> ACTION ITEM: Note each line of the entries that includes "COSTS". Then copy those lines.

> RECORDS TO USE:

--- START ---

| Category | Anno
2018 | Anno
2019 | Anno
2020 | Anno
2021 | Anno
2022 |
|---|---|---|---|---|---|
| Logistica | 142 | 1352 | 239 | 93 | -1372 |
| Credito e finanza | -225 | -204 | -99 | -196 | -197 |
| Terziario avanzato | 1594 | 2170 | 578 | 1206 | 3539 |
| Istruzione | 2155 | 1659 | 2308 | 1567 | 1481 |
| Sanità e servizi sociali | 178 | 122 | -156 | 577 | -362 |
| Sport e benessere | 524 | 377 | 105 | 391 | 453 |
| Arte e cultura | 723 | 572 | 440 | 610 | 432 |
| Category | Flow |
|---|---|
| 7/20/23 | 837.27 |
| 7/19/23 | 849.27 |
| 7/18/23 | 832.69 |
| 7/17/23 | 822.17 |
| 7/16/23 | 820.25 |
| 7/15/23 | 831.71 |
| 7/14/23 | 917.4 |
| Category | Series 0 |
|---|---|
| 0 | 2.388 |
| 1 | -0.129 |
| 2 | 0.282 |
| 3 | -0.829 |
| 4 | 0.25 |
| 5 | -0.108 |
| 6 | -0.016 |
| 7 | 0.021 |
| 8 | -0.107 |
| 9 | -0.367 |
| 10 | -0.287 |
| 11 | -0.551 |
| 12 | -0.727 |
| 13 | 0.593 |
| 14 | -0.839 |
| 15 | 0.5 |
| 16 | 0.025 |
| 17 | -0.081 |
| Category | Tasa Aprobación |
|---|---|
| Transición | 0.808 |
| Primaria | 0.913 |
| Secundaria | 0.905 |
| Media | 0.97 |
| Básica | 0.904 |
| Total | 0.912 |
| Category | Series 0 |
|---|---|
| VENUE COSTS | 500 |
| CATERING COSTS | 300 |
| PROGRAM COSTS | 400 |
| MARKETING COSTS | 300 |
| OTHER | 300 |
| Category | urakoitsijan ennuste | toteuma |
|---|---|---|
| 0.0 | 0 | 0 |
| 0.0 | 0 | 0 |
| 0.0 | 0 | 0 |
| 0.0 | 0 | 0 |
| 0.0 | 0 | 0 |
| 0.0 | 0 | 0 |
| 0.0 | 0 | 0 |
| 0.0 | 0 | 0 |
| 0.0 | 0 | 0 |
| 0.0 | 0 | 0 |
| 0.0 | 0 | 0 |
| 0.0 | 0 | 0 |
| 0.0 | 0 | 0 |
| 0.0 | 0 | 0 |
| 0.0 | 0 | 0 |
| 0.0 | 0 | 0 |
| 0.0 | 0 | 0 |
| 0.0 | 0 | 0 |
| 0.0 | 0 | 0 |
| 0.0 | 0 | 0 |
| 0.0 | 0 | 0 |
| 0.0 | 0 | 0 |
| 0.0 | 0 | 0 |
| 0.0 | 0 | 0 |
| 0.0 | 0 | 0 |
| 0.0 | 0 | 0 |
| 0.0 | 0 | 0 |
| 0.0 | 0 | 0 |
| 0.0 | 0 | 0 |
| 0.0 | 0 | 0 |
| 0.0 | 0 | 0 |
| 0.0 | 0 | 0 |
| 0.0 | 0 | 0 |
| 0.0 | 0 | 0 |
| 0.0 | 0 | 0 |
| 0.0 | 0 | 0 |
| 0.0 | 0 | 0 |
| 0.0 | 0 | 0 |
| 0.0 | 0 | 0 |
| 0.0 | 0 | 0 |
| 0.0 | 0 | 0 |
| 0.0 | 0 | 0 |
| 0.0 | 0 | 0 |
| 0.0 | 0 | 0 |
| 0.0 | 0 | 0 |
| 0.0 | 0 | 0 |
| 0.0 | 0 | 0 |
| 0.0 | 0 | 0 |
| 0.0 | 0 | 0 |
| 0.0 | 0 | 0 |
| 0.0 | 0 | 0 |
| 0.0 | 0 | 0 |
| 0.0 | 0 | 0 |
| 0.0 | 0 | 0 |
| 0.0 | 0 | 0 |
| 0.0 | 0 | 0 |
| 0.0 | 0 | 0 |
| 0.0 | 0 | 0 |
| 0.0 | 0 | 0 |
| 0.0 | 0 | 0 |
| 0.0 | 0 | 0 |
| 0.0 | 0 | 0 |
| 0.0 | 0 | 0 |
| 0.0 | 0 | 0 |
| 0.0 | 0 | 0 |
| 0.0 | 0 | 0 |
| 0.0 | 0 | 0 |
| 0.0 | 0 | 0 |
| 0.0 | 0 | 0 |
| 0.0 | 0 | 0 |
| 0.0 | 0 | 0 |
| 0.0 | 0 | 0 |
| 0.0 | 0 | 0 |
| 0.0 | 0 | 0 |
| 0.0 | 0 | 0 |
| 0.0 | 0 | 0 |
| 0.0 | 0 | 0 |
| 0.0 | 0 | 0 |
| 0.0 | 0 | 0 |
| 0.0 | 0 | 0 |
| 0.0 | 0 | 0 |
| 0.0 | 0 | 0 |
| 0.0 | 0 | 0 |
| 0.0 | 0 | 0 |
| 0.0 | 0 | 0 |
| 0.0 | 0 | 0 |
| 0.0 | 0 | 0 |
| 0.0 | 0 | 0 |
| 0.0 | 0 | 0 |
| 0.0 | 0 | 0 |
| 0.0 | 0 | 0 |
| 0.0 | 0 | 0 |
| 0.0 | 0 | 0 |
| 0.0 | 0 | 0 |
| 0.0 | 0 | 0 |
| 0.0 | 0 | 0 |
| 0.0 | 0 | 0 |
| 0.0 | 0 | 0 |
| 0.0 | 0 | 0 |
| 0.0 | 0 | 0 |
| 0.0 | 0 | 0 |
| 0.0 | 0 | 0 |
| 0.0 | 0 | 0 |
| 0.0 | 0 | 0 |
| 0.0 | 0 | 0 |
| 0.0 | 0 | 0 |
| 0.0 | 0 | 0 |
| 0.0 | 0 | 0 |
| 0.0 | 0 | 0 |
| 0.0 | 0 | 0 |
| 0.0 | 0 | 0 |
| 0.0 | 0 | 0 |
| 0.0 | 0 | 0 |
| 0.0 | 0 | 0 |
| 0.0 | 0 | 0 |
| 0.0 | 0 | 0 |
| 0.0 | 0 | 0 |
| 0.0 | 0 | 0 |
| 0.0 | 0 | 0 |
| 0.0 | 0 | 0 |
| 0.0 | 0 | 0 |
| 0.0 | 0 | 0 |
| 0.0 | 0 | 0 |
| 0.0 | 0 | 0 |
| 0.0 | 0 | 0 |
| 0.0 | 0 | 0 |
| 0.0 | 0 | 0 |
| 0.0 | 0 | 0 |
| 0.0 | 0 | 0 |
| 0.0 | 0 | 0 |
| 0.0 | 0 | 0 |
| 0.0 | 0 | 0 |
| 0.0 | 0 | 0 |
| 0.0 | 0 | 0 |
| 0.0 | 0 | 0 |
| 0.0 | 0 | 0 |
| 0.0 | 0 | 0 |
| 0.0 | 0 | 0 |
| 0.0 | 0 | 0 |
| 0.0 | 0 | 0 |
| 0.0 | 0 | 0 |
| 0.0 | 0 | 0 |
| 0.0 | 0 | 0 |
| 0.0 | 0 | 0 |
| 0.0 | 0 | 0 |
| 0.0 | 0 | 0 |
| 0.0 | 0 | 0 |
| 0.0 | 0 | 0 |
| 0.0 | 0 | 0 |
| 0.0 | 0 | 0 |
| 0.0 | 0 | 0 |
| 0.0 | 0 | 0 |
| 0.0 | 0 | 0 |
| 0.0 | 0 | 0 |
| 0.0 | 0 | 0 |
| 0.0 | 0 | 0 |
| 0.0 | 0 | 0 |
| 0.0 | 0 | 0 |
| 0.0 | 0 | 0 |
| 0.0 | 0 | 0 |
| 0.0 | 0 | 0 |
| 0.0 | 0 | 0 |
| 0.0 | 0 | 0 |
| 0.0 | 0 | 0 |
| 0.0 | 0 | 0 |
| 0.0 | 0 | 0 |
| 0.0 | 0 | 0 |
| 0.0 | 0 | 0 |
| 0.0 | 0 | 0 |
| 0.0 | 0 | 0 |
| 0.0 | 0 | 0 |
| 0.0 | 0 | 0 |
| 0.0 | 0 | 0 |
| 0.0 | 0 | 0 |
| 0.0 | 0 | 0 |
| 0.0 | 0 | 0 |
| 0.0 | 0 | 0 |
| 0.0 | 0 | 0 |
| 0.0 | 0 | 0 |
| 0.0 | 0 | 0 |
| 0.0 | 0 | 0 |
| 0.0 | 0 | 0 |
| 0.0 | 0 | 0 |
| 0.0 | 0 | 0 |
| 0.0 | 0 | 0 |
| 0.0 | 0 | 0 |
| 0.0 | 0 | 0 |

--- END ---

> ANSWER TO THE PROBLEM:
| VENUE COSTS | 500 |
| CATERING COSTS | 300 |
| PROGRAM COSTS | 400 |
| MARKETING COSTS | 300 |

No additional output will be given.